Latte crudo, quali sono i rischi?

Pubblicato il: 14 gennaio 2015 Ultimo aggiornamento: 18 gennaio 2016

Il consumo di latte crudo può provocare gravi malattie a causa della presenza di batteri nocivi come Salmonella, Campylobacter ed Escherichia coli produttore di Shiga-tossine (STEC). Per evitare questi rischi è consigliabile adottare comportamenti idonei, come bollire il latte prima di consumarlo, per eliminare i batteri pericolosi eventualmente presenti.

L’Efsa ha pubblicato un parere scientifico sui rischi per la salute pubblica associati al latte crudo, in cui gli esperti del gruppo scientifico sui pericoli biologici (BIOHAZ) mettono in guardia dalla presenza di questi batteri.
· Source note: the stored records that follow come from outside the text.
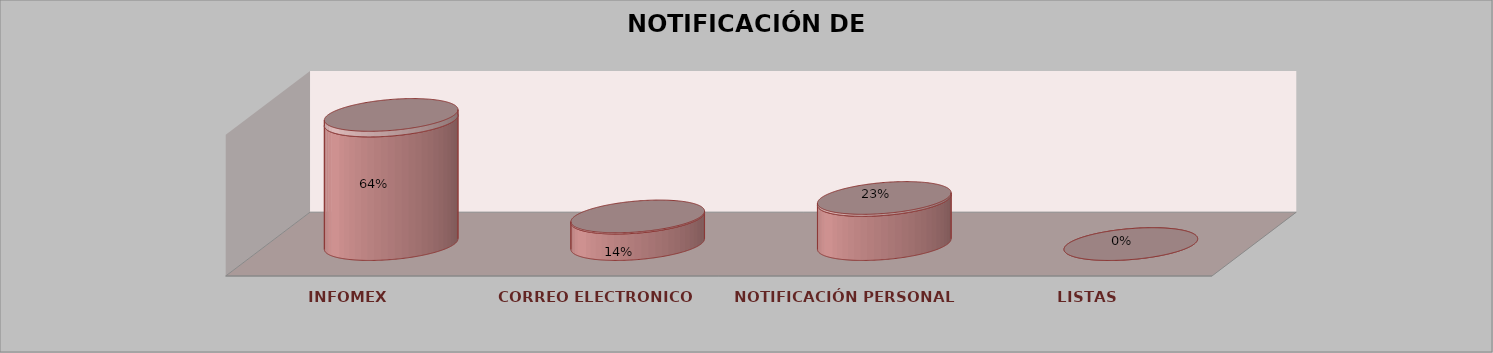
| Category | Series 0 | Series 1 | Series 2 | Series 3 | Series 4 |
|---|---|---|---|---|---|
| INFOMEX |  |  |  | 14 | 0.636 |
| CORREO ELECTRONICO |  |  |  | 3 | 0.136 |
| NOTIFICACIÓN PERSONAL |  |  |  | 5 | 0.227 |
| LISTAS |  |  |  | 0 | 0 |

Dai dati relativi alle tossinfezioni alimentari in Europa, 27 focolai verificatisi tra il 2007 e il 2013 sono da ricondurre al consumo di latte crudo. “Occorre migliorare la comunicazione ai consumatori sui pericoli e le misure di controllo associate al consumo di latte crudo da bere”, ha dichiarato John Griffin, coordinatore del gruppo BIOHAZ.

La comunicazione del rischio è dunque uno strumento importante, che consente al consumatore di conoscere cosa sono e come agiscono i patogeni, e quali sono i comportamenti corretti per combatterli. Sull’argomento anche l’Istituto Zooprofilattico Sperimentale delle Venezie è attivo nel fornire il supporto necessario all’individuazione, in fase di prevenzione e controllo, degli agenti patogeni responsabili già citati, sia dal punto di vista analitico che da quello della ricerca.

In particolare, con il progetto di ricerca “L’analisi integrata rischio-beneficio come strumento di supporto e valutazione delle strategie di educazione alimentare” (RF 02/2008), finanziato dal Ministero della Salute, è stato prodotto il videogioco on-line “Un’intossicazione misteriosa”, destinato ai giovani consumatori per favorire la diffusione di conoscenze corrette e buone pratiche sul consumo di latte crudo. Il progetto è stato focalizzato sull’analisi integrata rischio-beneficio relativa al consumo di latte crudo, considerando sia i rischi chimici e microbiologici, che i benefici nutrizionali, e fornendo indicazioni per mettere in atto efficaci misure di controllo.